Nanaba calls her the same evening, tired and droopy from a long shift, so Hanji offers to buy her a drink.

The place is four subway stations away and located in a basement with a dirty staircase and a less than tasteful shade of red painted on the walls, but the music they’re playing is always good and the drinks are cheap.

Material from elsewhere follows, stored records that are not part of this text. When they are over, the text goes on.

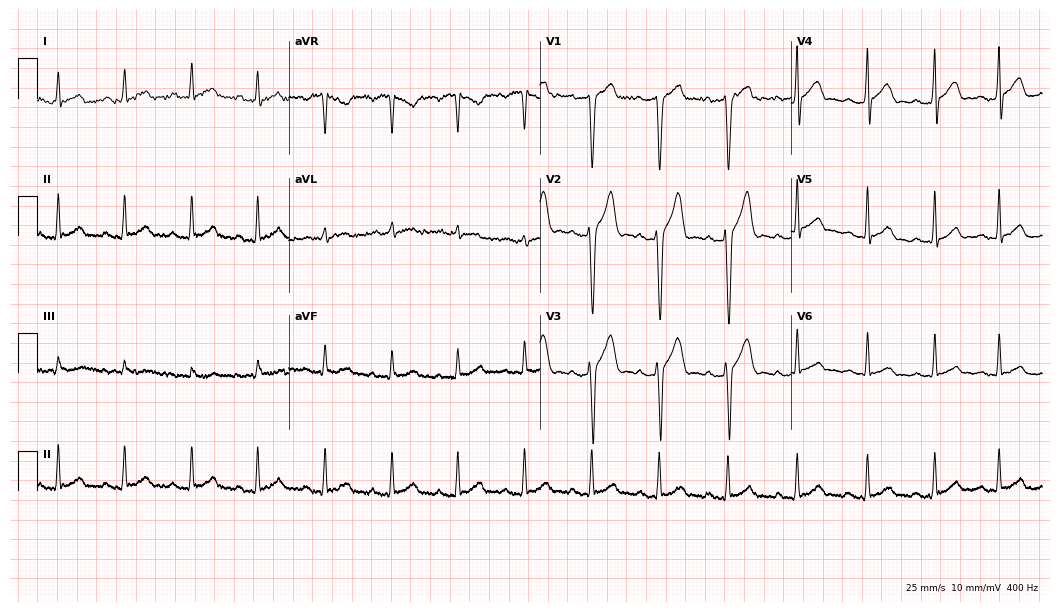
Resting 12-lead electrocardiogram (10.2-second recording at 400 Hz). Patient: a 30-year-old male. Read as a normal ECG.
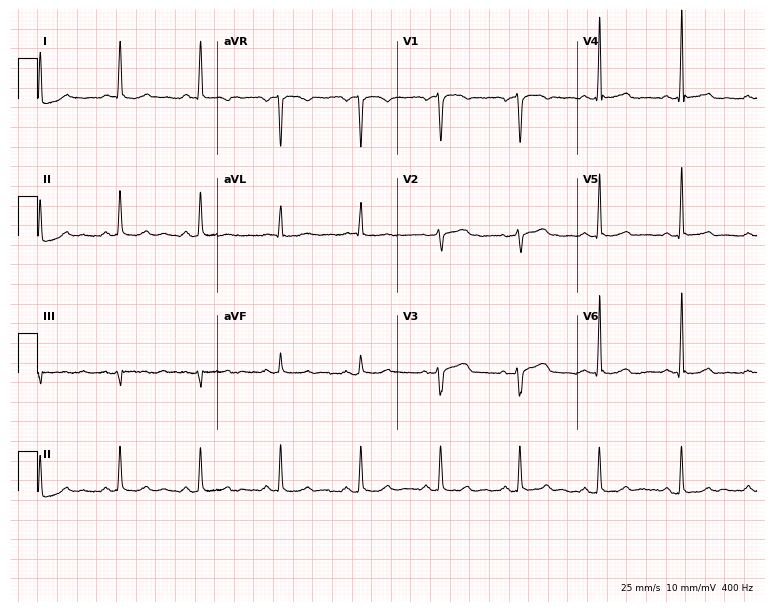
Resting 12-lead electrocardiogram (7.3-second recording at 400 Hz). Patient: a female, 61 years old. Read as a normal ECG.
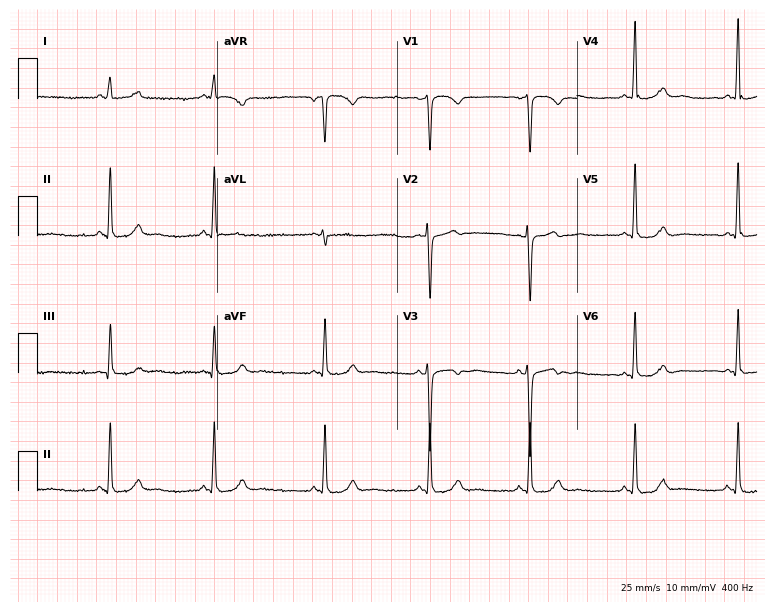
ECG — a 24-year-old female patient. Screened for six findings — first-degree AV block, right bundle branch block, left bundle branch block, sinus bradycardia, atrial fibrillation, sinus tachycardia — none is recorded. Other findings, if any, are not listed.

They both like to sit in a booth in the far corner and play a game called “find the fake ID”, which is practically impossible to lose.

When they run out of teenagers to poke fun at and Hanji’s halfway through her fourth glass, she tells Nanaba the same story she told Mike.

“You’ll find him,” her blonde friend says, slightly slurred.

“How do you know? There’s a lot of people here,” Hanji retorts and wiggles her brows in what she’s sure is a gesture of superiority.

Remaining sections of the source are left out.